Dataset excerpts

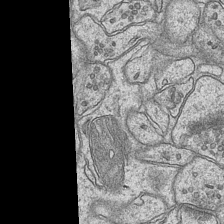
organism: Mouse
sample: CA1 Hippocampus
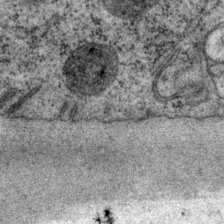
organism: P. pacificus
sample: Pharynx
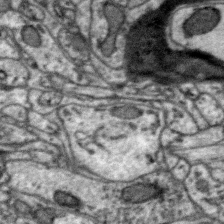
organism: Zebra finch
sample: Brain
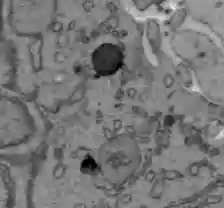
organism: C57BL Mouse
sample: Liver
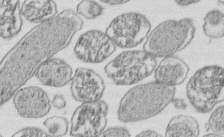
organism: E. coli
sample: Bacterial nucleoid
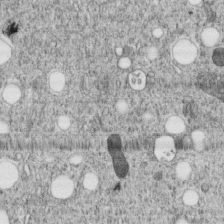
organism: C. elegans
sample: C. elegans embryo early stage
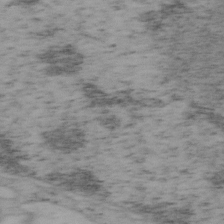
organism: Mouse
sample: OT-I killer T cells with ID8 ovarian cancer cells
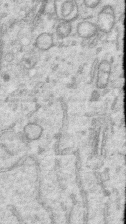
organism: Human
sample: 1205lu cells
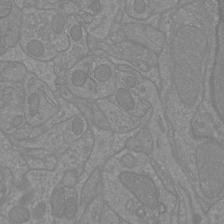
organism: Mouse
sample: Cortical neurons
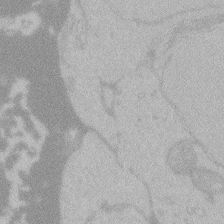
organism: Zebrafish
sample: Macrophage infected with Toxoplasma gondii
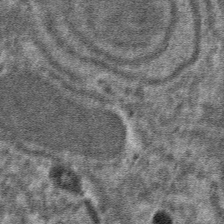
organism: Mouse
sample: Mouse hepatocytes
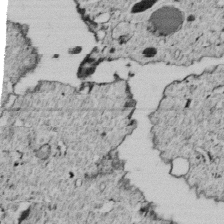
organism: C. elegans
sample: C. elegans embryo early stage
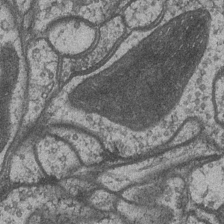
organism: Drosophila
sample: Optic medulla
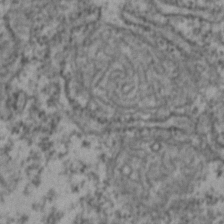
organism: Zebrafish
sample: Zebrafish embryo
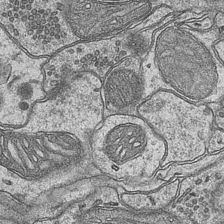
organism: Mouse
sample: CA1 Hippocampus
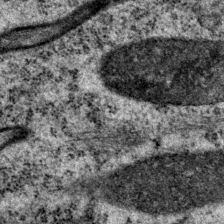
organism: P. pacificus
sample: Pharynx
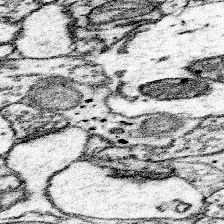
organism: Mouse
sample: Somatosensory cortex neuropil
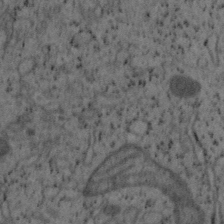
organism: Human
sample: HeLa cells
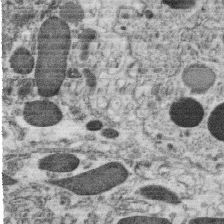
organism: C. elegans
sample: C. elegans oocyte; sperm cells
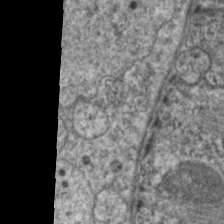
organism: C. elegans
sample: Pharynx
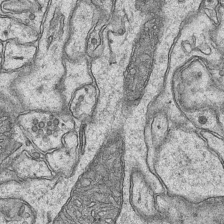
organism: Mouse
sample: CA1 Hippocampus
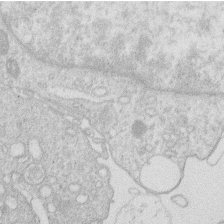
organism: Human
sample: Macrophage cells
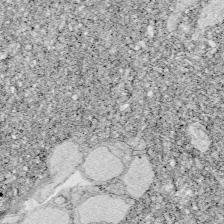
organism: Zebrafish
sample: Whole-Brain
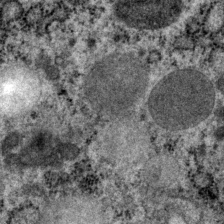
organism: P. pacificus
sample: Pharynx
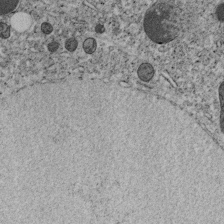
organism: C. elegans
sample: C. elegans embryo early stage
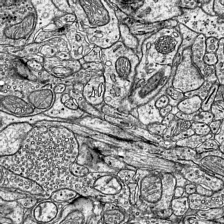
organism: Mouse
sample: Visual Cortex
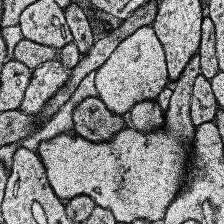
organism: Human
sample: Temporal Lobe
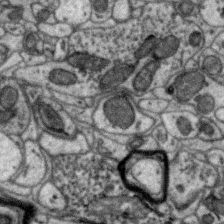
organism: Zebra finch
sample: Brain
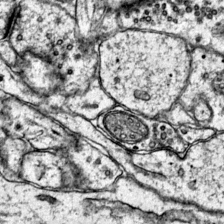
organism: Mouse
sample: Primary visual cortex
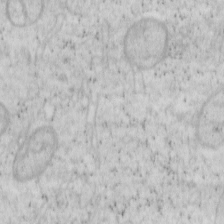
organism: Human
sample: HeLa cells
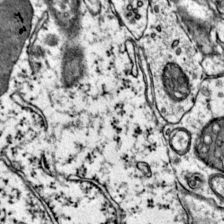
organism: Mouse
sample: Primary visual cortex
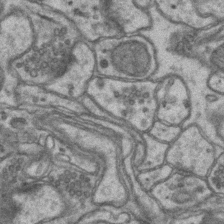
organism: Mouse
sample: CA1 Hippocampus
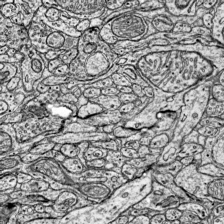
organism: Mouse
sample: Visual Cortex
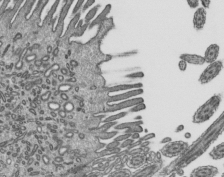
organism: Mouse
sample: Mouse epididymis efferent ductule cilia
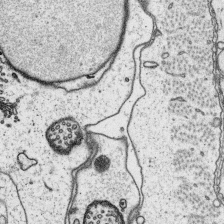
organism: Platynereis dumerilii
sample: Parapodia
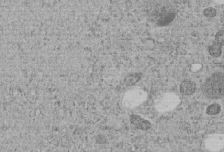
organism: C. elegans
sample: C. elegans embryo early stage
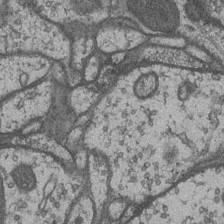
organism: Drosophila
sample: Optic medulla
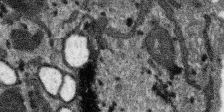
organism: Human
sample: Lung epithelial cells infected with SARS-CoV-2
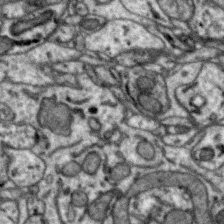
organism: Zebra finch
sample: Brain
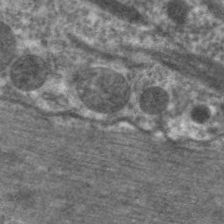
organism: C. elegans
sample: Pharynx
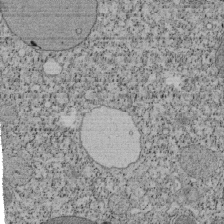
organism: Tetrahymena
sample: Cilia in tetrahymena
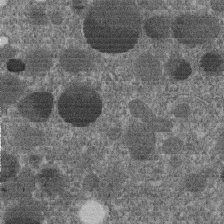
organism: C. elegans
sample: C. elegans embryo early stage
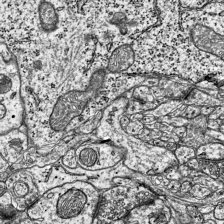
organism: Mouse
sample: Visual Cortex
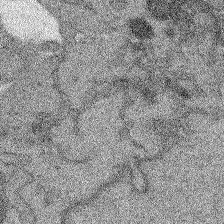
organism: Human
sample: HeLa cells
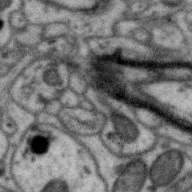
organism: Zebra finch
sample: Brain
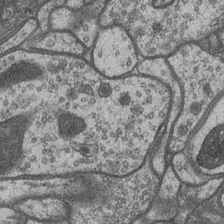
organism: Drosophila
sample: Optic medulla
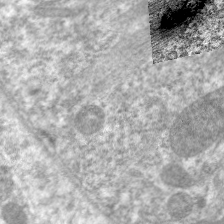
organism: C. elegans
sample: Pharynx
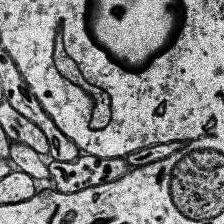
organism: Human
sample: Temporal Lobe
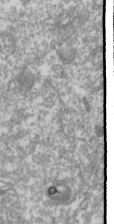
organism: Drosophila
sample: Cell division; meiosis; drosophila spermatocytes
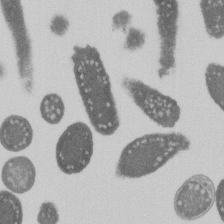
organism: E. coli
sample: Bacterial nucleoid
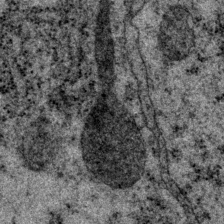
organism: P. pacificus
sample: Pharynx
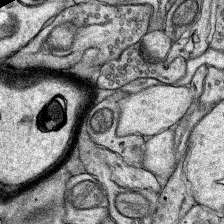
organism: Rat
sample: Hippocampus
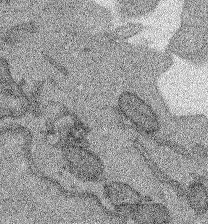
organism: Human
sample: HeLa cells
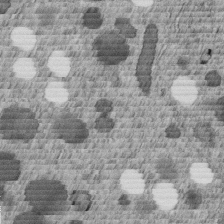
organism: C. elegans
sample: C. elegans embryo early stage
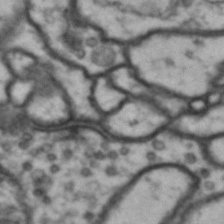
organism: Drosophila
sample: Brain
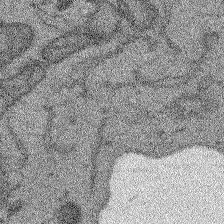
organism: Human
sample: HeLa cells
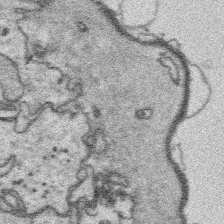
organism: Platynereis dumerilii
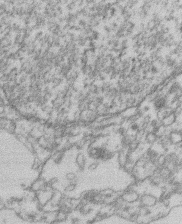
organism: Mouse
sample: T cell stromal cell synapse
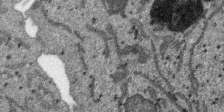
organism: Human
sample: Lung epithelial cells infected with SARS-CoV-2
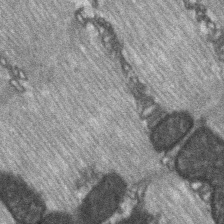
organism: C57BL Mouse
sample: Soleus
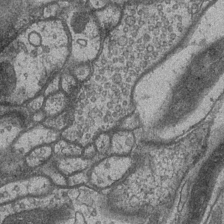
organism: Drosophila
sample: Optic medulla
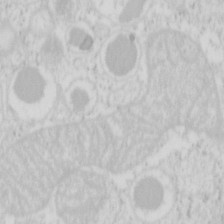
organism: Mouse
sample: Pancreas
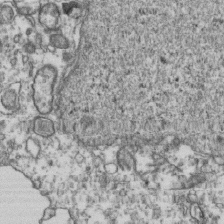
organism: Human
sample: Activated Jurkat CD4+ T cells
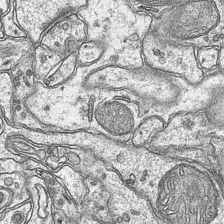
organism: Mouse
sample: CA1 Hippocampus
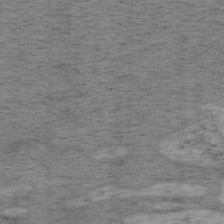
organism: Mouse
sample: OT-I killer T cells with ID8 ovarian cancer cells
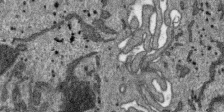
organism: Human
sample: Lung epithelial cells, uninfected (mock) control
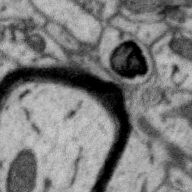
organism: Zebra finch
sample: Brain
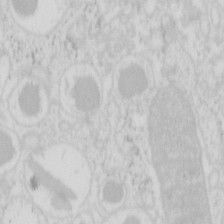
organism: Mouse
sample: Pancreas
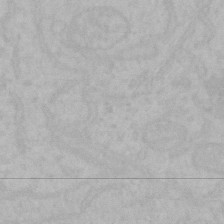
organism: Mouse
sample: Choroid plexus
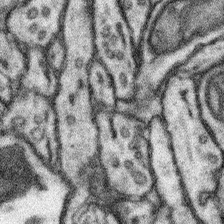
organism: Mouse
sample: Somatosensory cortex neuropil
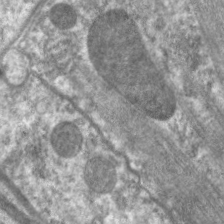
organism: C. elegans
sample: Pharynx
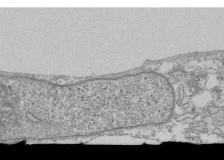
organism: Human
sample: Fibroblast cells
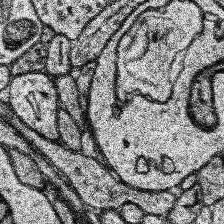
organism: Human
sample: Temporal Lobe
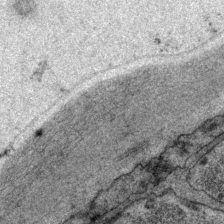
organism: P. pacificus
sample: Pharynx
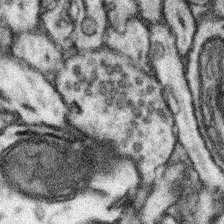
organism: Mouse
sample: Somatosensory cortex neuropil
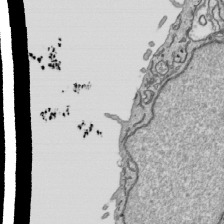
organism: Human
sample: Mitochondria in HCT116 cells
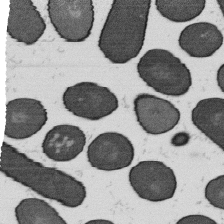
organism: B. subtilis
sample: Bacterial spore
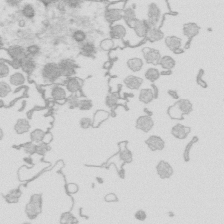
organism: Mouse
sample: Multiciliated cells
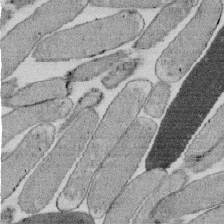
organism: E. coli
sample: Bacterial nucleoid
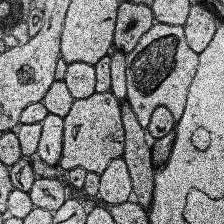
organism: Human
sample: Temporal Lobe
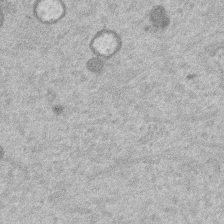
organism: Mouse
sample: Dividing mouse embryo 1 cell stage
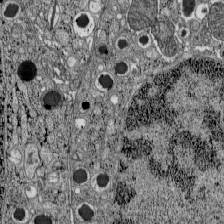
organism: C57BL Mouse
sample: Pancreatic islet
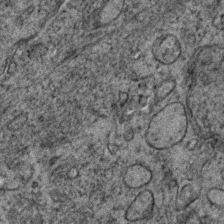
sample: Trachea
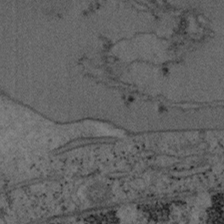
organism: Human
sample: HeLa cells
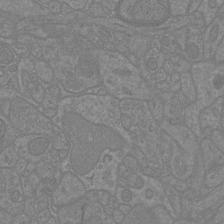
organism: Mouse
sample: Cortical neurons
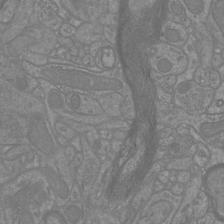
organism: Mouse
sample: Cortical neurons
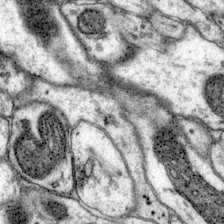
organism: Mouse
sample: Primary visual cortex
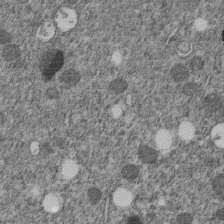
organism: C. elegans
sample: C. elegans embryo early stage
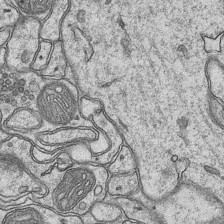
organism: Mouse
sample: CA1 Hippocampus
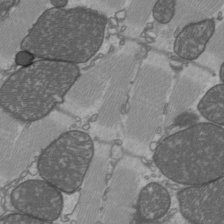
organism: C57BL Mouse
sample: Heart
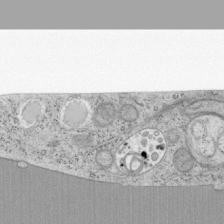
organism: Human
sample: HeLa cells
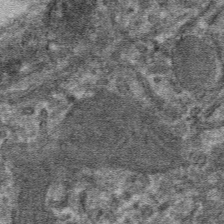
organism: Mouse
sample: Mouse hepatocytes
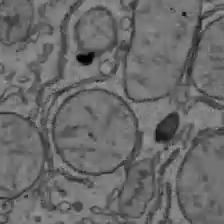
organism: C57BL Mouse
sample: Liver
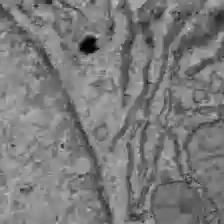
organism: C57BL Mouse
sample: Liver
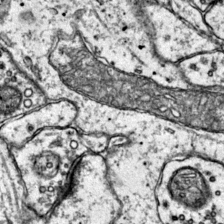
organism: Mouse
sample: Primary visual cortex
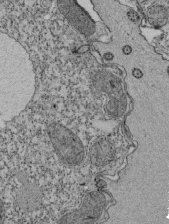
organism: Tetrahymena
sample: Cilia in tetrahymena
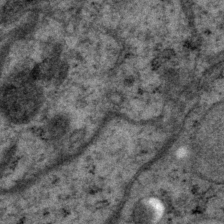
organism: P. pacificus
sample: Pharynx
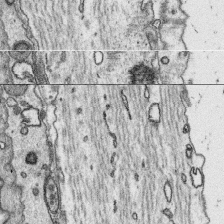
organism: Platynereis dumerilii
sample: Parapodia
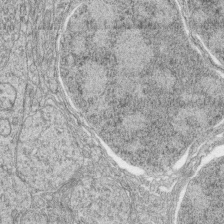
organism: Zebrafish
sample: synaptic ribbons in rod cells and cone cells
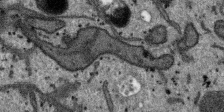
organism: Human
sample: Lung epithelial cells, uninfected (mock) control
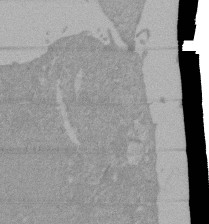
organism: Mouse
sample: ED-1 cell nuclei; centrioles
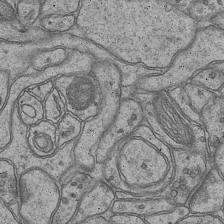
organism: Mouse
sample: CA1 Hippocampus
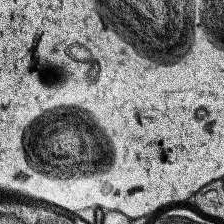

*About this exercise*.
I'd like every record transcribed exactly, with no pictures carried over.

*Expected output*.
organism: Mouse
sample: CA1 Hippocampus
organism: P. pacificus
sample: Pharynx
organism: Zebra finch
sample: Brain
organism: C57BL Mouse
sample: Liver
organism: E. coli
sample: Bacterial nucleoid
organism: C. elegans
sample: C. elegans embryo early stage
organism: Mouse
sample: OT-I killer T cells with ID8 ovarian cancer cells
organism: Human
sample: 1205lu cells
organism: Mouse
sample: Cortical neurons
organism: Zebrafish
sample: Macrophage infected with Toxoplasma gondii
organism: Mouse
sample: Mouse hepatocytes
organism: C. elegans
sample: C. elegans embryo early stage
organism: Drosophila
sample: Optic medulla
organism: Zebrafish
sample: Zebrafish embryo
organism: Mouse
sample: CA1 Hippocampus
organism: P. pacificus
sample: Pharynx
organism: Mouse
sample: Somatosensory cortex neuropil
organism: Human
sample: HeLa cells
organism: C. elegans
sample: C. elegans oocyte; sperm cells
organism: C. elegans
sample: Pharynx
organism: Mouse
sample: CA1 Hippocampus
organism: Human
sample: Macrophage cells
organism: Zebrafish
sample: Whole-Brain
organism: P. pacificus
sample: Pharynx
organism: C. elegans
sample: C. elegans embryo early stage
organism: Mouse
sample: Visual Cortex
organism: Human
sample: Temporal Lobe
organism: Zebra finch
sample: Brain
organism: Mouse
sample: Primary visual cortex
organism: Human
sample: HeLa cells
organism: Mouse
sample: Primary visual cortex
organism: Mouse
sample: CA1 Hippocampus
organism: Mouse
sample: Visual Cortex
organism: Mouse
sample: Mouse epididymis efferent ductule cilia
organism: Platynereis dumerilii
sample: Parapodia
organism: C. elegans
sample: C. elegans embryo early stage
organism: Drosophila
sample: Optic medulla
organism: Human
sample: Lung epithelial cells infected with SARS-CoV-2
organism: Zebra finch
sample: Brain
organism: C. elegans
sample: Pharynx
organism: Tetrahymena
sample: Cilia in tetrahymena
organism: C. elegans
sample: C. elegans embryo early stage
organism: Mouse
sample: Visual Cortex
organism: Human
sample: HeLa cells
organism: Zebra finch
sample: Brain
organism: Drosophila
sample: Optic medulla
organism: C. elegans
sample: Pharynx
organism: Human
sample: Temporal Lobe
organism: Drosophila
sample: Cell division; meiosis; drosophila spermatocytes
organism: E. coli
sample: Bacterial nucleoid
organism: P. pacificus
sample: Pharynx
organism: Rat
sample: Hippocampus
organism: Human
sample: HeLa cells
organism: C. elegans
sample: C. elegans embryo early stage
organism: Drosophila
sample: Brain
organism: Human
sample: HeLa cells
organism: Platynereis dumerilii
organism: Mouse
sample: T cell stromal cell synapse
organism: Human
sample: Lung epithelial cells infected with SARS-CoV-2
organism: C57BL Mouse
sample: Soleus
organism: Drosophila
sample: Optic medulla
organism: Mouse
sample: Pancreas
organism: Human
sample: Activated Jurkat CD4+ T cells
organism: Mouse
sample: CA1 Hippocampus
organism: Mouse
sample: OT-I killer T cells with ID8 ovarian cancer cells
organism: Human
sample: Lung epithelial cells, uninfected (mock) control
organism: Zebra finch
sample: Brain
organism: Mouse
sample: Pancreas
organism: Mouse
sample: Choroid plexus
organism: Mouse
sample: Somatosensory cortex neuropil
organism: C. elegans
sample: Pharynx
organism: Human
sample: Fibroblast cells
organism: Human
sample: Temporal Lobe
organism: P. pacificus
sample: Pharynx
organism: Mouse
sample: Somatosensory cortex neuropil
organism: Human
sample: Mitochondria in HCT116 cells
organism: B. subtilis
sample: Bacterial spore
organism: Mouse
sample: Multiciliated cells
organism: E. coli
sample: Bacterial nucleoid
organism: Human
sample: Temporal Lobe
organism: Mouse
sample: Dividing mouse embryo 1 cell stage
organism: C57BL Mouse
sample: Pancreatic islet
sample: Trachea
organism: Human
sample: HeLa cells
organism: Mouse
sample: Cortical neurons
organism: Mouse
sample: Cortical neurons
organism: Mouse
sample: Primary visual cortex
organism: C. elegans
sample: C. elegans embryo early stage
organism: Mouse
sample: CA1 Hippocampus
organism: C57BL Mouse
sample: Heart
organism: Human
sample: HeLa cells
organism: Mouse
sample: Mouse hepatocytes
organism: C57BL Mouse
sample: Liver
organism: C57BL Mouse
sample: Liver
organism: Mouse
sample: Primary visual cortex
organism: Tetrahymena
sample: Cilia in tetrahymena
organism: P. pacificus
sample: Pharynx
organism: Platynereis dumerilii
sample: Parapodia
organism: Zebrafish
sample: synaptic ribbons in rod cells and cone cells
organism: Human
sample: Lung epithelial cells, uninfected (mock) control
organism: Mouse
sample: ED-1 cell nuclei; centrioles
organism: Mouse
sample: CA1 Hippocampus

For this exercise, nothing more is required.